In this research, with the variable change made, it was possible to adjust all the Ti variables to normal random variables with p-values greater than 0.05, except for the years 2011 X4 and 2015 X8. However, the year 2011 could be adjusted to observations from a normal distribution by using the T4 = X4 + 4 transformation, and the year 2015 could also be adjusted to observations from a normal distribution by using the T8 = X8 + 0.5 transformation. In both cases, the adjustments were achieved with p-values greater than 0.05. This leads to the use of classical inference, although the results will be compared with the results provided by nonparametric statistics and robust statistics. In Figure 5, Figure 6, Figure 7, Figure 8, Figure 9 and Figure 10, the box plots and the smoothed observations are shown by using moving averages for the months of the year (Yi, i=1,,12), for the days of the week (Zi, i = 1,,7), and for the hours of the day in groups of two hours (Wi, i = 1,,12).

Figure 5.

Figure 5

Box plot of data: Y1 (January), Y2 (February), Y3 (March), Y4 (April), Y5 (May), Y6 (June), Y7 (July), Y8 (August), Y9 (September), Y10 (October), Y11 (November), and Y12 (December).

Figure 6.

Figure 6

Box plot of data: Z1 (Monday), Z2 (Tuesday), Z3 (Wednesday), Z4 (Thursday), Z5 (Friday), Z6 (Saturday), and Z7 (Sunday).

Figure 7.

Figure 7

Box plot of data: W1 (0:00–1:00), W2 (2:00–3:00), W3 (4:00–5:00), W4 (6:00–7:00), W5 (8:00–9:00), W6 (10:00–11:00), W7 (12:00–13:00), W8 (14:00–15:00), W9 (16:00–17:00), W10 (18:00–19:00), W11 (20:00–21:00), and W12 (22:00–23:00).

Figure 8.

Figure 8

Moving average of the NO2 concentrations: Y1 (January), Y2 (February), Y3 (March), Y4 (April), Y5 (May), Y6 (June), Y7 (July), Y8 (August), Y9 (September), Y10 (October), Y11 (November), and Y12 (December).

Figure 9.

Figure 9

Moving average of the NO2 concentrations: Z1 (Monday), Z2 (Tuesday), Z3 (Wednesday), Z4 (Thursday), Z5 (Friday), Z6 (Saturday), and Z7 (Sunday).

Figure 10.

Figure 10

Moving average of the NO2 concentrations: W1 (0:00–1:00), W2 (2:00–3:00), W3 (4:00–5:00), W4 (6:00–7:00), W5 (8:00–9:00), W6 (10:00–11:00), W7 (12:00–13:00), W8 (14:00–15:00), W9 (16:00–17:00), W10 (18:00–19:00), W11 (20:00–21:00), and W12 (22:00–23:00).

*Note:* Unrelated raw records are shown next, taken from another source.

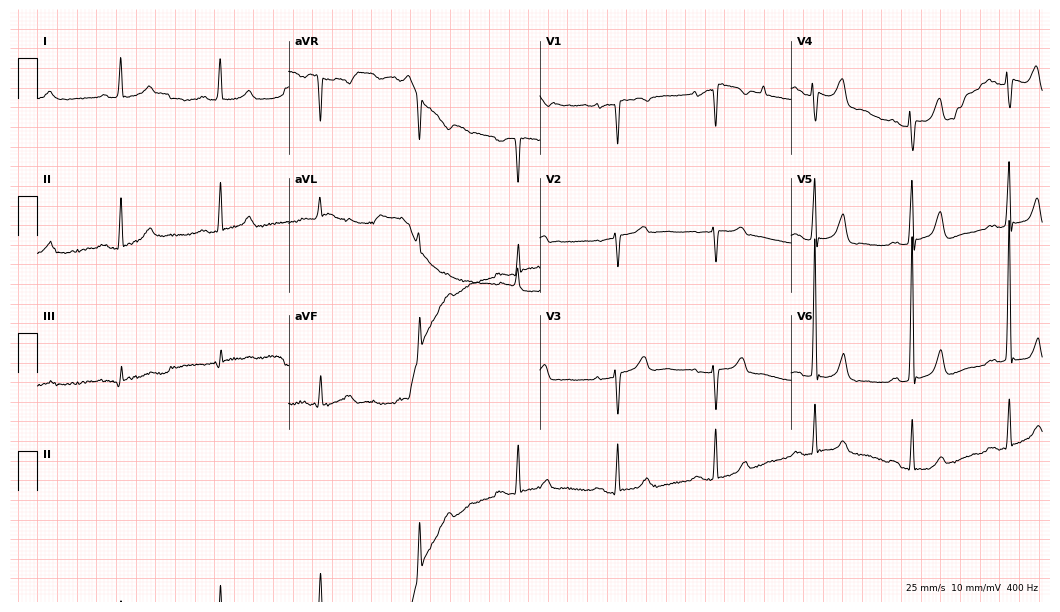
12-lead ECG from a female, 81 years old. Recorded interpretation: within normal limits.
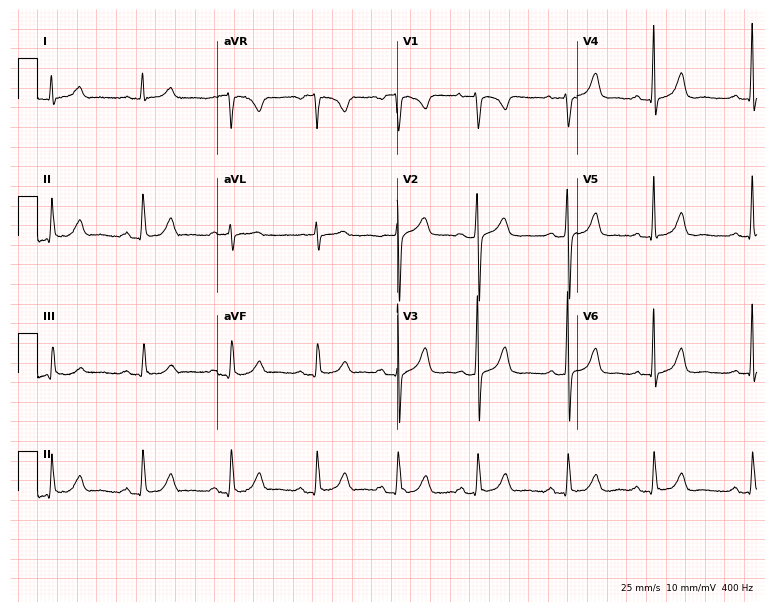
Resting 12-lead electrocardiogram. Patient: a woman, 32 years old. None of these six findings is recorded: first-degree AV block, right bundle branch block, left bundle branch block, sinus bradycardia, atrial fibrillation, sinus tachycardia. Only these six findings were labelled.
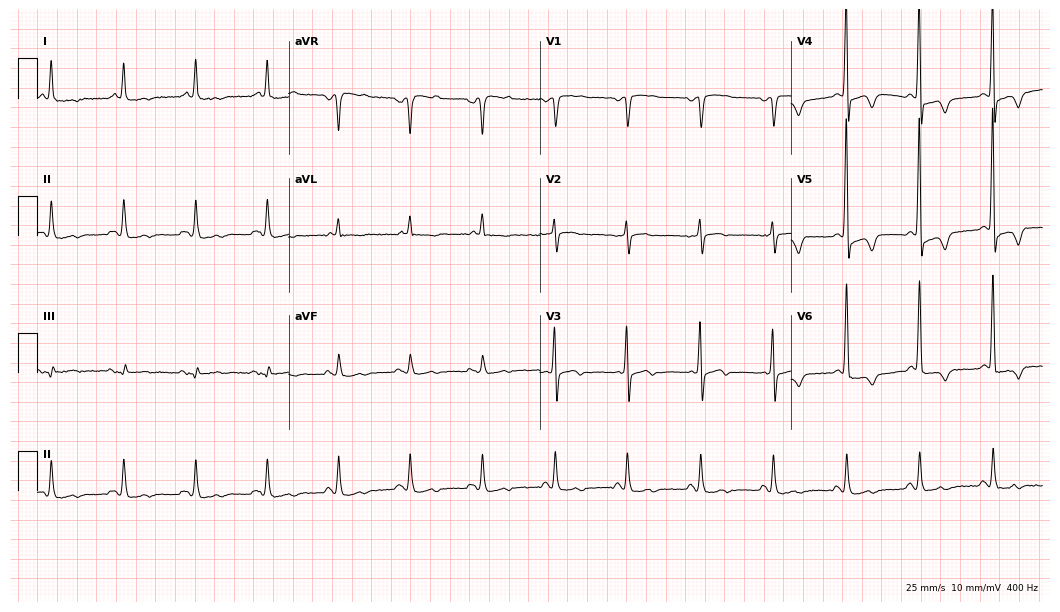
12-lead ECG (10.2-second recording at 400 Hz) from a 78-year-old male. Screened for six findings — first-degree AV block, right bundle branch block, left bundle branch block, sinus bradycardia, atrial fibrillation, sinus tachycardia — none is recorded. Other findings, if any, are not listed.
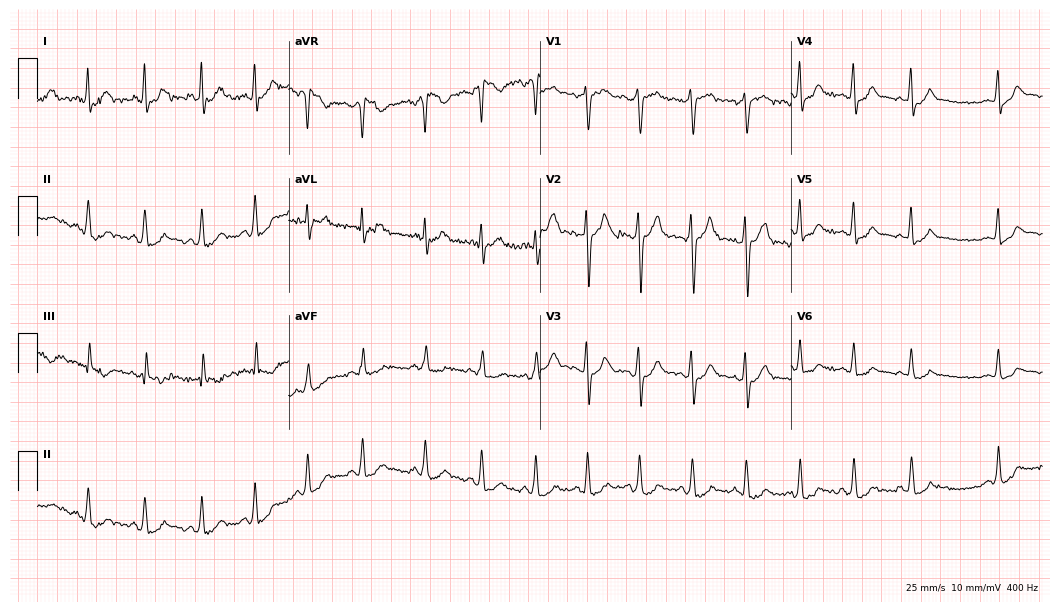
Electrocardiogram, a 17-year-old woman. Of the six screened findings (first-degree AV block, right bundle branch block (RBBB), left bundle branch block (LBBB), sinus bradycardia, atrial fibrillation (AF), sinus tachycardia), none is recorded. Findings outside these six are not listed.
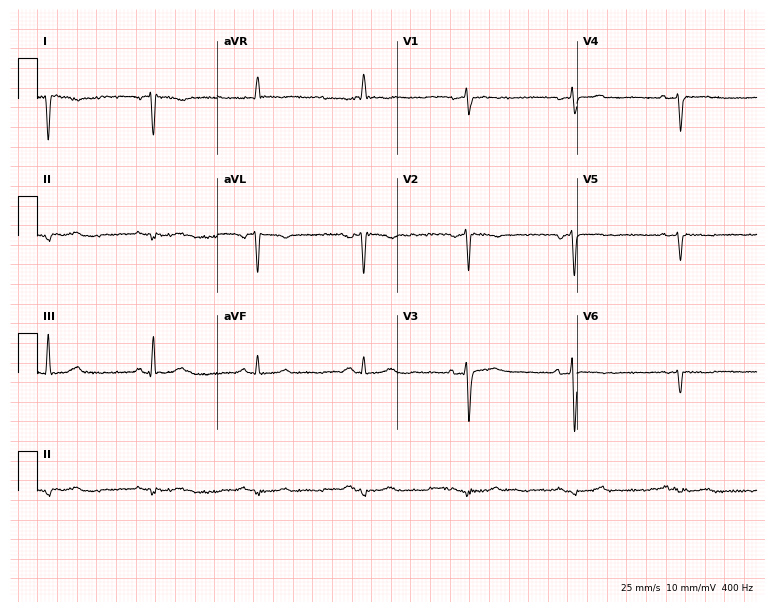
12-lead ECG from a man, 63 years old (7.3-second recording at 400 Hz). No first-degree AV block, right bundle branch block, left bundle branch block, sinus bradycardia, atrial fibrillation or sinus tachycardia recorded for this tracing. Only these six findings were labelled.
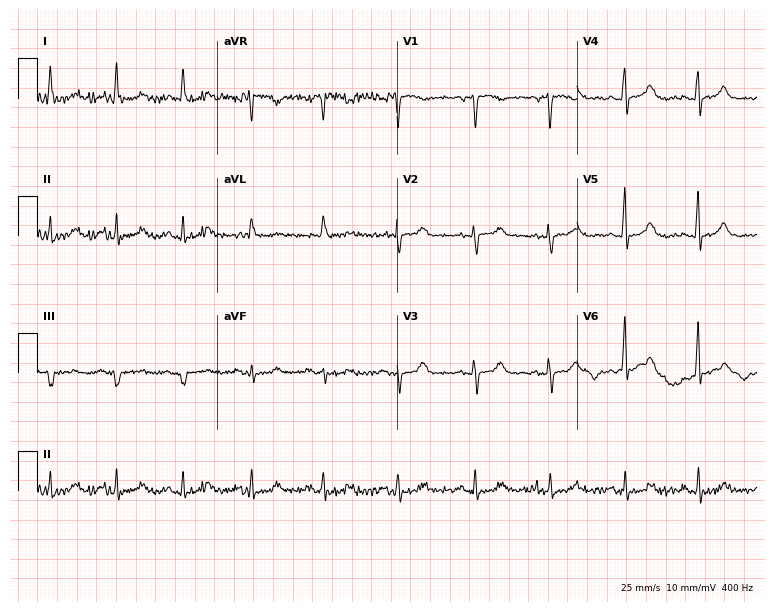
12-lead ECG (7.3-second recording at 400 Hz) from a female, 79 years old. Screened for six findings — first-degree AV block, right bundle branch block, left bundle branch block, sinus bradycardia, atrial fibrillation, sinus tachycardia — none is recorded. Other findings, if any, are not listed.
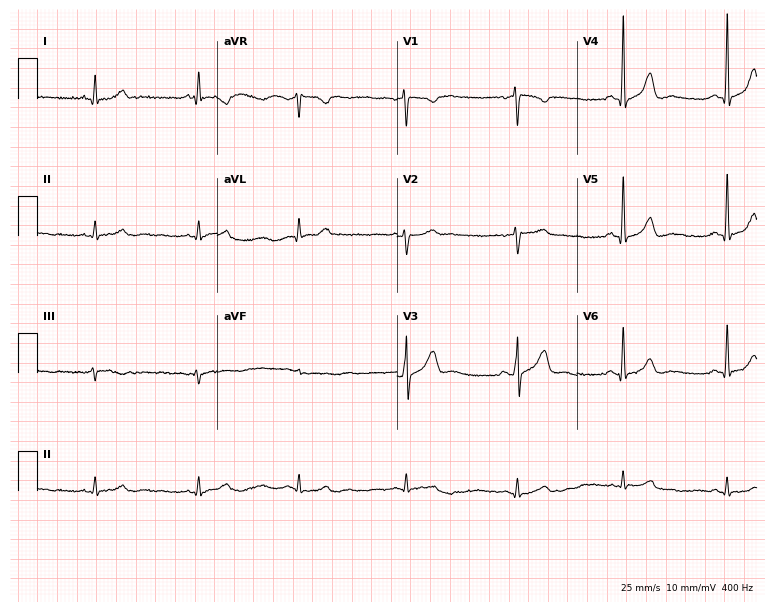
Electrocardiogram, a 41-year-old female patient. Overall reading on record: normal ECG.
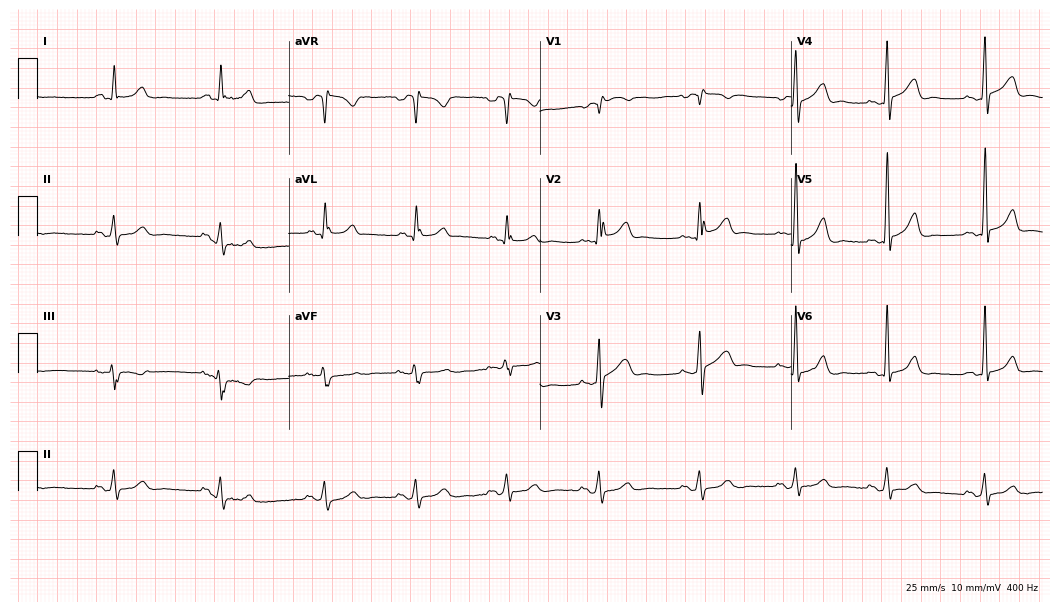
Electrocardiogram (10.2-second recording at 400 Hz), a male patient, 37 years old. Of the six screened findings (first-degree AV block, right bundle branch block (RBBB), left bundle branch block (LBBB), sinus bradycardia, atrial fibrillation (AF), sinus tachycardia), none is recorded.
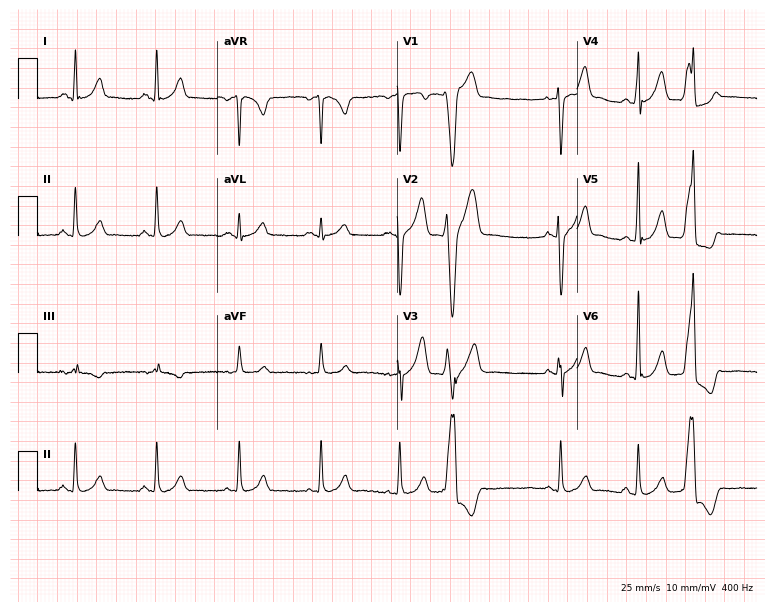
12-lead ECG from a male, 28 years old. No first-degree AV block, right bundle branch block, left bundle branch block, sinus bradycardia, atrial fibrillation or sinus tachycardia recorded for this tracing.
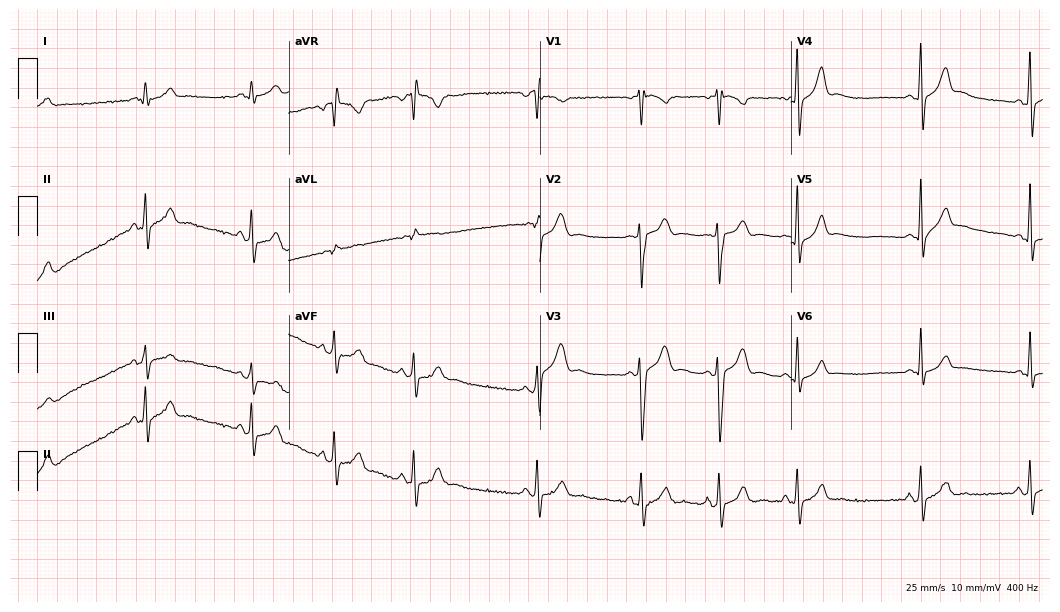
ECG — a male patient, 17 years old. Labelled as a normal ECG.
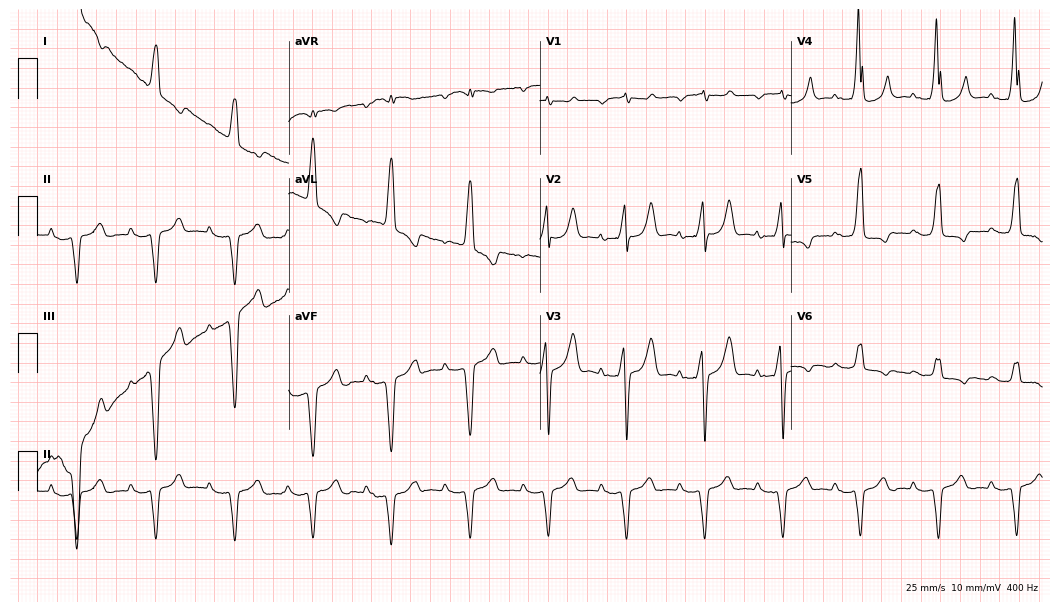
Electrocardiogram, an 84-year-old man. Of the six screened findings (first-degree AV block, right bundle branch block (RBBB), left bundle branch block (LBBB), sinus bradycardia, atrial fibrillation (AF), sinus tachycardia), none is recorded. Other findings, if any, are not listed.
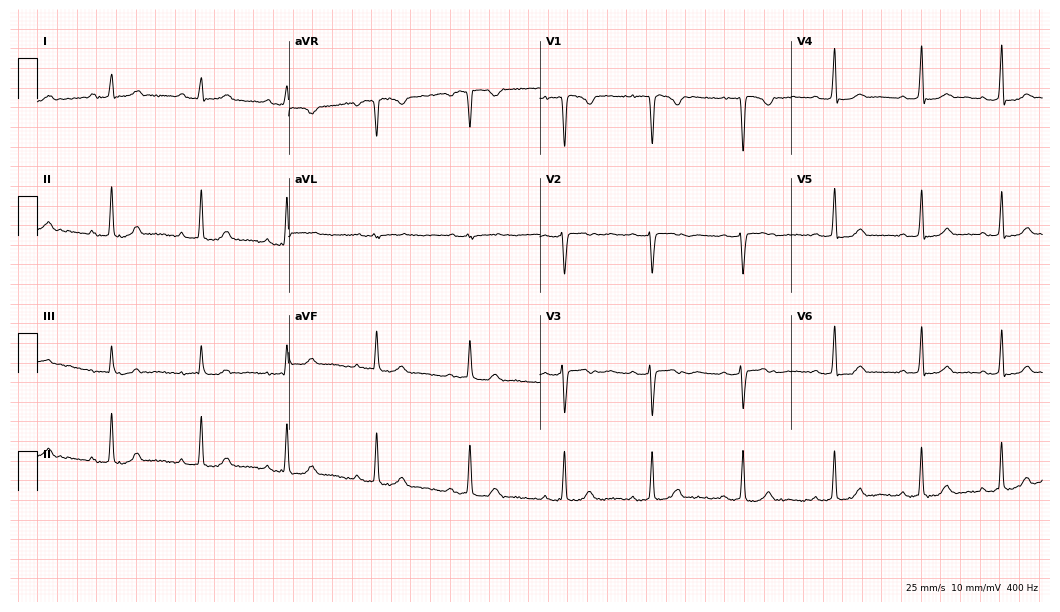
12-lead ECG from an 18-year-old female patient. Labelled as a normal ECG.
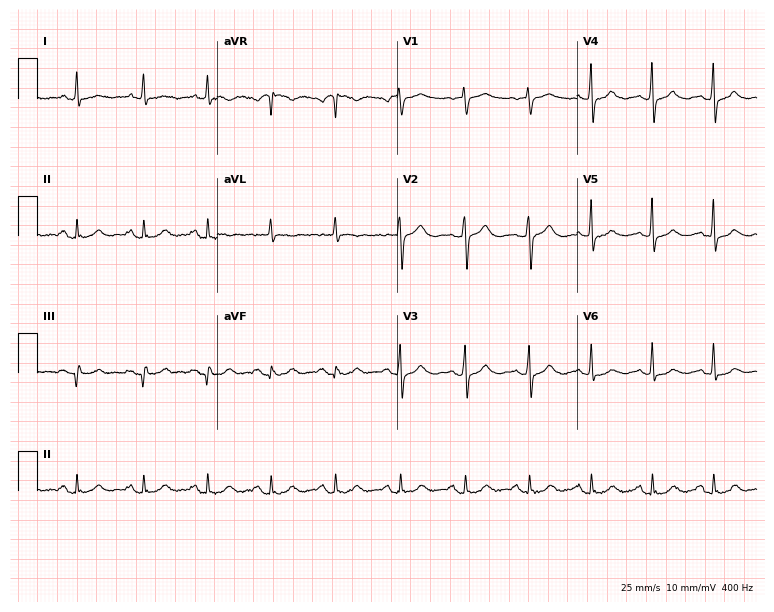
Standard 12-lead ECG recorded from a female, 67 years old (7.3-second recording at 400 Hz). None of these six findings is recorded: first-degree AV block, right bundle branch block (RBBB), left bundle branch block (LBBB), sinus bradycardia, atrial fibrillation (AF), sinus tachycardia. Findings outside these six are not listed.
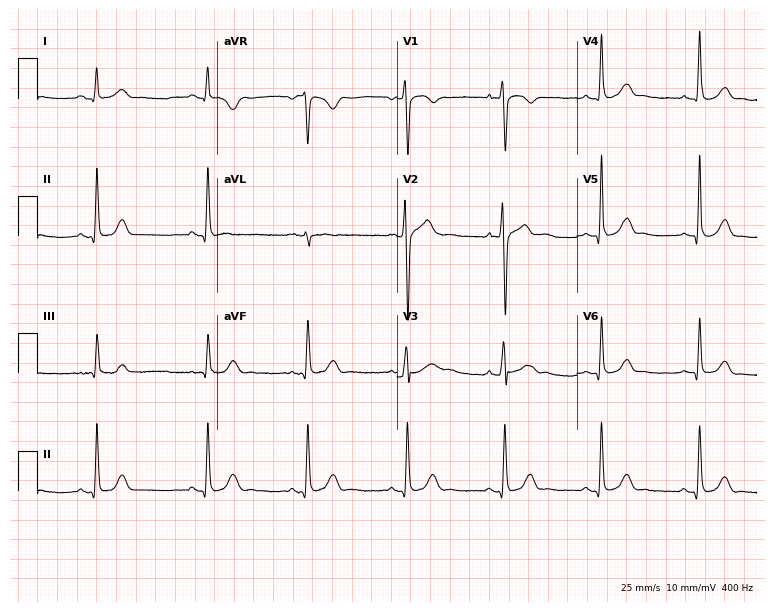
12-lead ECG (7.3-second recording at 400 Hz) from a male, 19 years old. Labelled as a normal ECG.

The box plots shown in Figure 5, Figure 6 and Figure 7 show that the variables taken into account have extreme observations on the right, which are generally close to each other, although occasionally some of the variables present very extreme observations. Therefore, the desirable NO2 concentration level is sometimes exceeded.

The behavior between the months of the year is very similar (see Figure 8) and it is also similar between the days of the week (see Figure 9), except on Sundays. On the other hand, when analyzing the behavior of the NO2 concentration during daylight hours (see Figure 7 and Figure 10), it is observed that the concentration seems to increase at certain hours in the morning (approximately at 8:00) and at certain hours of the night (approximately at 20:00).

To what has been said above, it must be added that there are no differences between the months, the days of the week, and the hours of the day with respect to the concentration of NO2 across the years. This is because the moving average graphs of each of the variables (see Figure 8, Figure 9 and Figure 10) seem to have behaviors close to periodicity, which is more noticeable when the measurement period is shorter (see Figure 9 and Figure 10).

Here, it is important to mention that this type of periodic behavior has also been observed in the analysis of other air pollution variables [21]. However, the perfect understanding of this behavior requires an in-depth analysis, because at first glance it is seen that the possible period of the signal depends on the time interval that is chosen for its representation. Therefore, if there is some kind of periodicity, it manifests itself in a modulated or variable way. Nevertheless, obtaining a mathematical model that captures the possible periodicity of this signal, together with amplitude, frequency and phase modulations, is beyond the scope of this paper and remains a future research topic.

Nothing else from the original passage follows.